WHAT IS NEEDED
Reproduce the data below word for word, setting aside any picture it holds.

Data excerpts

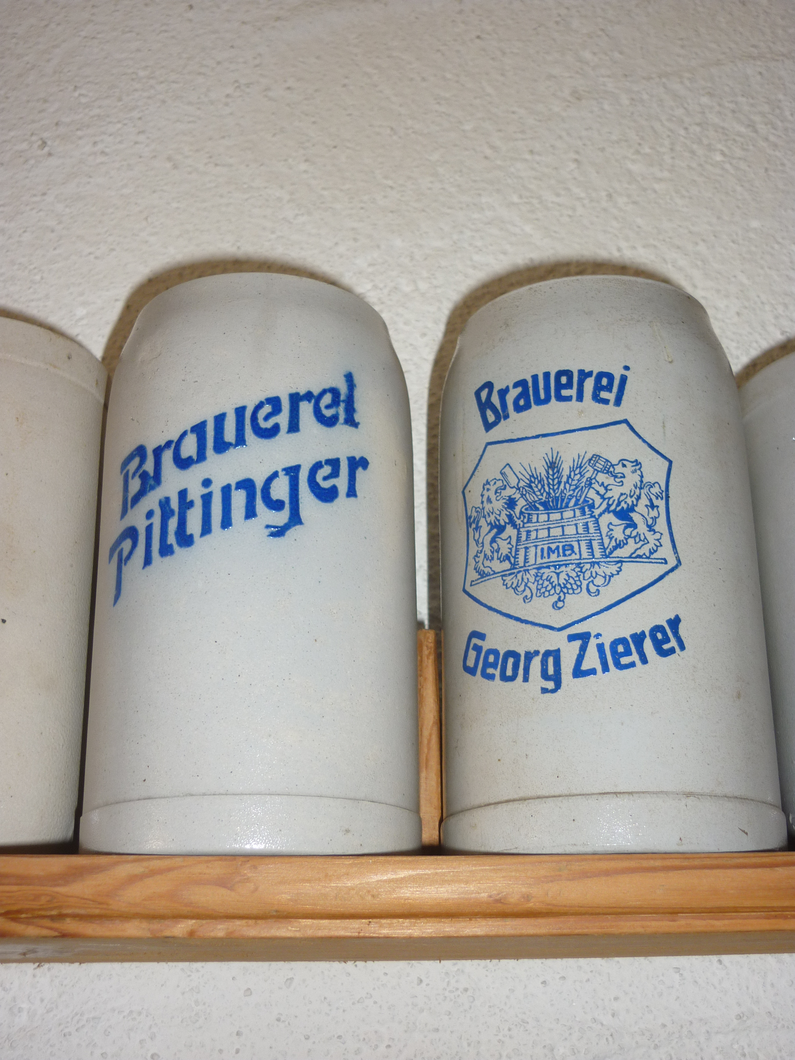 Maßkrüge Brauerei Pittinger und Zierer Wörth Donau
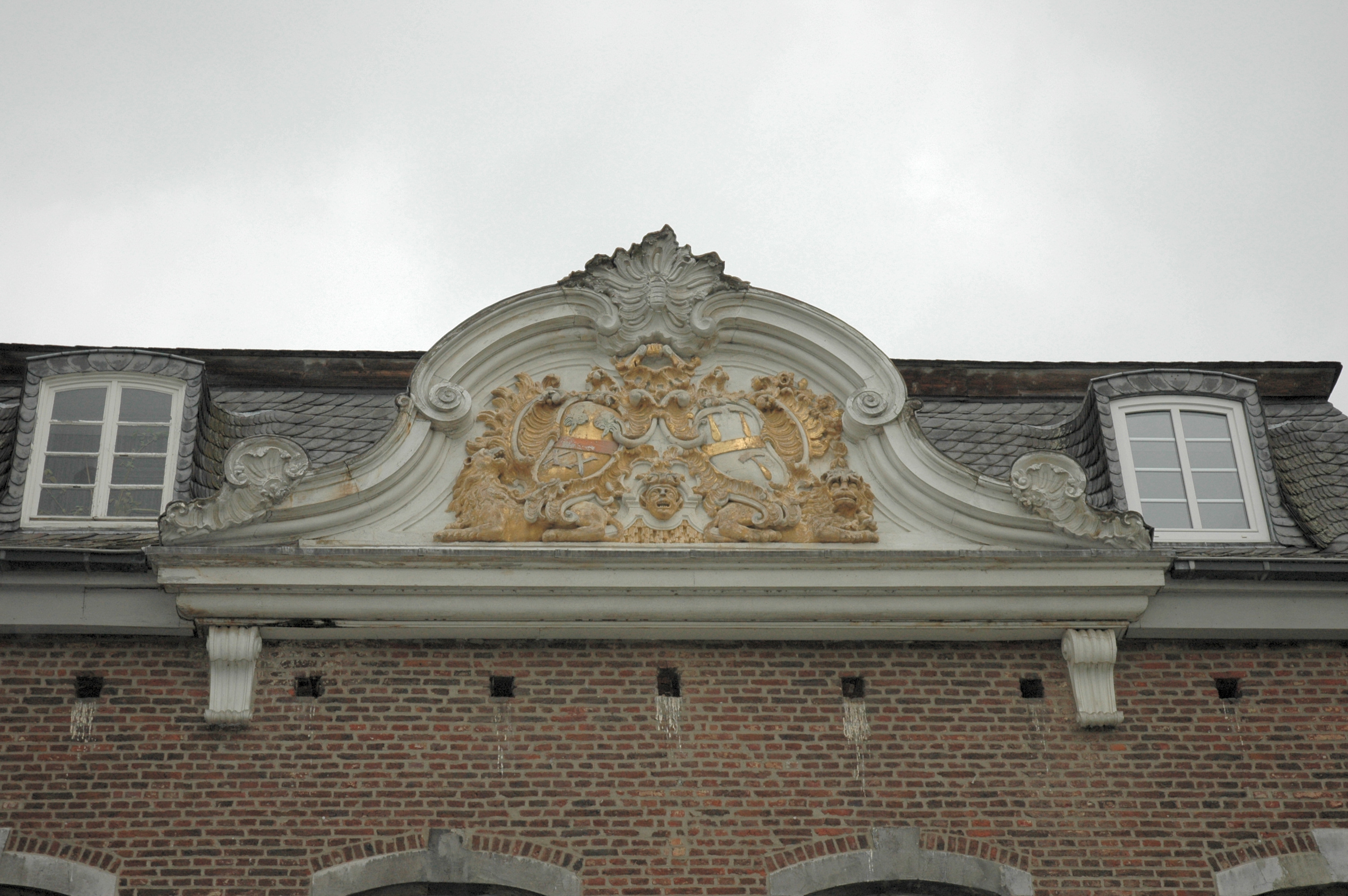 Schweifgiebel mit Allianzwappen am Herrenhaus des Guts Kalkofen in Aachen
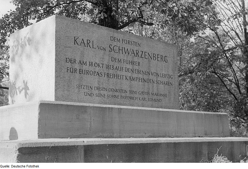 Original image description from the Deutsche Fotothek Gedenkstein für den Fürsten Karl von Schwarzenberg
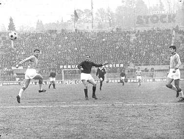 Un gol del calciatore danese Harald Nielsen per il Bologna, contro la SPAL.
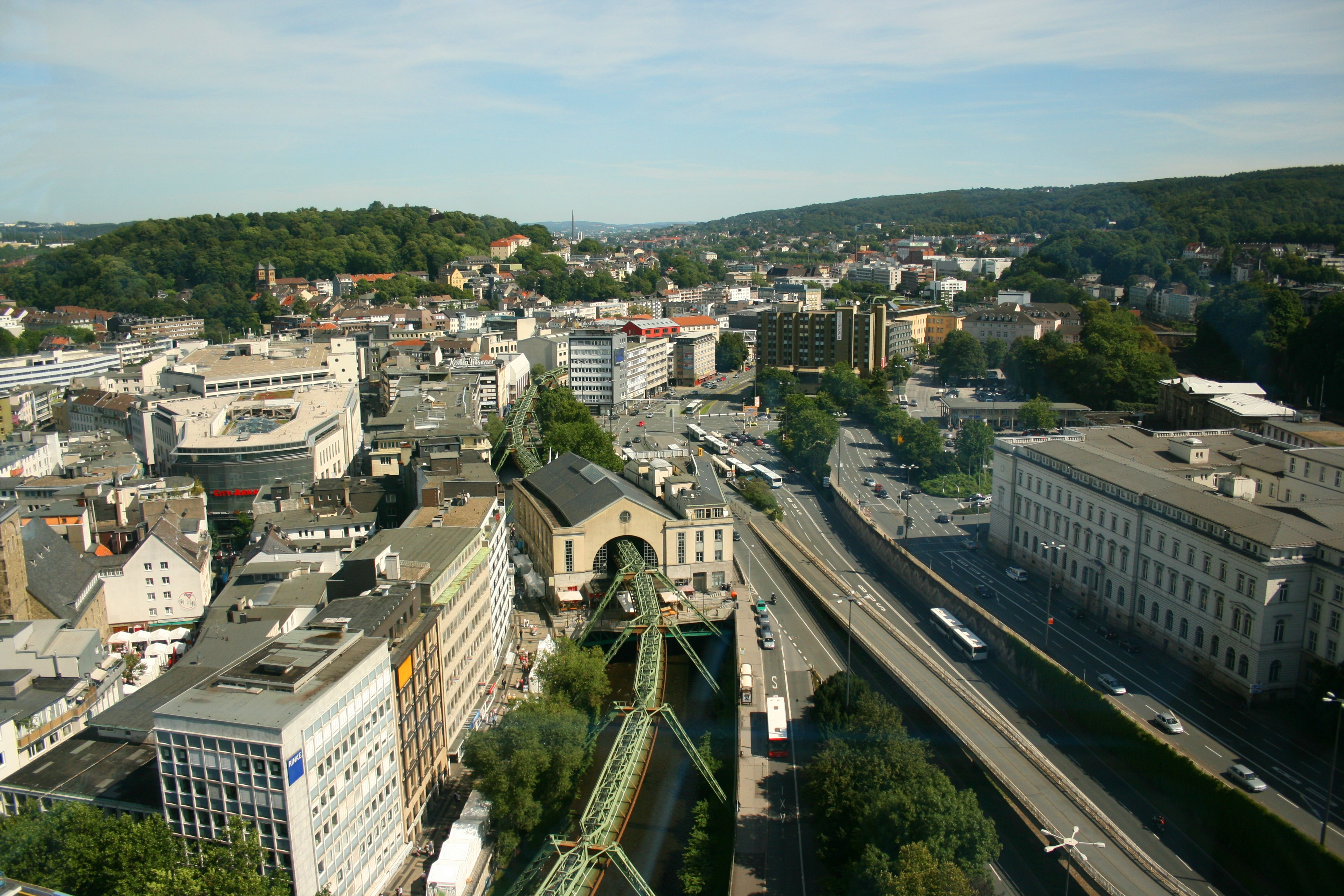 Blick von der 19. Etage des Sparkassenturms beim NRW-Tag in Wuppertal

RESPONSE TO THIS EXERCISE
 Maßkrüge Brauerei Pittinger und Zierer Wörth Donau
 Schweifgiebel mit Allianzwappen am Herrenhaus des Guts Kalkofen in Aachen
 Original image description from the Deutsche Fotothek Gedenkstein für den Fürsten Karl von Schwarzenberg
 Un gol del calciatore danese Harald Nielsen per il Bologna, contro la SPAL.
 Blick von der 19. Etage des Sparkassenturms beim NRW-Tag in Wuppertal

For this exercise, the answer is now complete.